Russia says Ukraine's law calling it an 'aggressor' is preparation for a 'new war'

Nearly four years after conflict broke out, tensions between Russia and Ukraine remain fraught: Getty

The Russian foreign ministry sees Ukraine's efforts to denounce Moscow as an "aggressor country" as evidence that it is preparing for a "new war", according to Russian media.

Earlier on Thursday, Ukraine's parliament passed a bill that described the eastern territories of Donetsk and Luhansk as "temporarily occupied", and pledged to reintegrate them back under Kiev's control.

President Petro Poroshenko welcomed the new bill saying that it would help restore control of the east by "political and diplomatic means".

The conflict in eastern Ukraine erupted in the weeks after Russia annexed Crimea in April 2014 and has seen more than 10,000 people killed.

The Minsk peace deal was introduced in 2015 to put a stop to the hostilities and end the conflict, but clashes have continued and attempts at a political settlement have stalled.

Russia's Foreign Ministry has now warned however that Ukraine's passing of the bill effectively puts an end to the Minsk agreement.

And the bill itself contains no reference to the 2015 peace deal, brokered by France and Germany, that obliged Ukraine to pass legislation offering a broad autonomy to the separatist regions and a sweeping amnesty to the rebels.

"We can't make diplomatic and political agreements that are prone to change part of Ukraine's legislation," Ivan Vinnyk, a member of Poroshenko's faction in parliament, said while explaining why the Minsk deal wasn't mentioned.
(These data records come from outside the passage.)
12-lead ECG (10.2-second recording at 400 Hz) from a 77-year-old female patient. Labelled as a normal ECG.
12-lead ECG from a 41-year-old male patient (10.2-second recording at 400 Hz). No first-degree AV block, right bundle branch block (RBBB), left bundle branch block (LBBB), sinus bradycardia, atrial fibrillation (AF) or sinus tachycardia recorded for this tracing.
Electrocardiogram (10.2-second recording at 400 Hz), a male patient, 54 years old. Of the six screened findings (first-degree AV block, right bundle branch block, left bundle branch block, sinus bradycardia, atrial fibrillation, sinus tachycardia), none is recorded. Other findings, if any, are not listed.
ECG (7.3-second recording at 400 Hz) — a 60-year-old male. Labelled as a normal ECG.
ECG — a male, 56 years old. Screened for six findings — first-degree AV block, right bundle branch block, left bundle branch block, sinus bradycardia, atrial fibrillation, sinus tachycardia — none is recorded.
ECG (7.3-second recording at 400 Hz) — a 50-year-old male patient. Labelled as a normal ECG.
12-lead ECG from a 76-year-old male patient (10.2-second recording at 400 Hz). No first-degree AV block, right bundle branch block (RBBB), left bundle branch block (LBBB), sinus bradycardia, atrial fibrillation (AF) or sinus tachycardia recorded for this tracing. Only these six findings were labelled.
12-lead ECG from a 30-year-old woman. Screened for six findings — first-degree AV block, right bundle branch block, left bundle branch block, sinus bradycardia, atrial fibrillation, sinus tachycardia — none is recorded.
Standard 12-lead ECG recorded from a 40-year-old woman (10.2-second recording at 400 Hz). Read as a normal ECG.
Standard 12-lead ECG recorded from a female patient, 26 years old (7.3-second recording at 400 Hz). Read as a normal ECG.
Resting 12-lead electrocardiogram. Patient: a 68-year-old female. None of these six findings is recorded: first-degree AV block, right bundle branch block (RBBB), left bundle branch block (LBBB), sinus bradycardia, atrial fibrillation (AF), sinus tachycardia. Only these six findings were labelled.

Konstantin Kosachev, the head of foreign affairs committee in the Russian parliament's upper house, said the new bill effectively spikes the Minsk peace pact, the implementation of which the US and the European Union have said was a condition for lifting sanctions against Russia.

"Kiev has gone from sabotaging the Minsk agreements to burying them," he said.

The bill backs a ban on trade and a transport blockade of the east that Ukraine introduced last year. Of all the documents issued by separatist authorities, Ukraine would only recognise birth and death certificates.

Alexander Zakharchenko, the chief rebel leader in the Donetsk region, criticised the new bill as a flagrant violation of the Minsk agreement signed by Ukraine and the rebels, saying it would encourage hawkish elements in Ukraine and fuel hostilities.

Volodymyr Fesenko, head of the Penta research centre, an independent Kiev-based think-tank, said the main purpose of the bill is to defend Ukraine's interests in international courts.

Alexei Pushkov, a senior member of the upper house of Russian parliament, noted Ukraine's reluctance to sever diplomatic relations with Russia despite calling it an aggressor.

"It's a paradox to have diplomatic ties with aggressor," he said.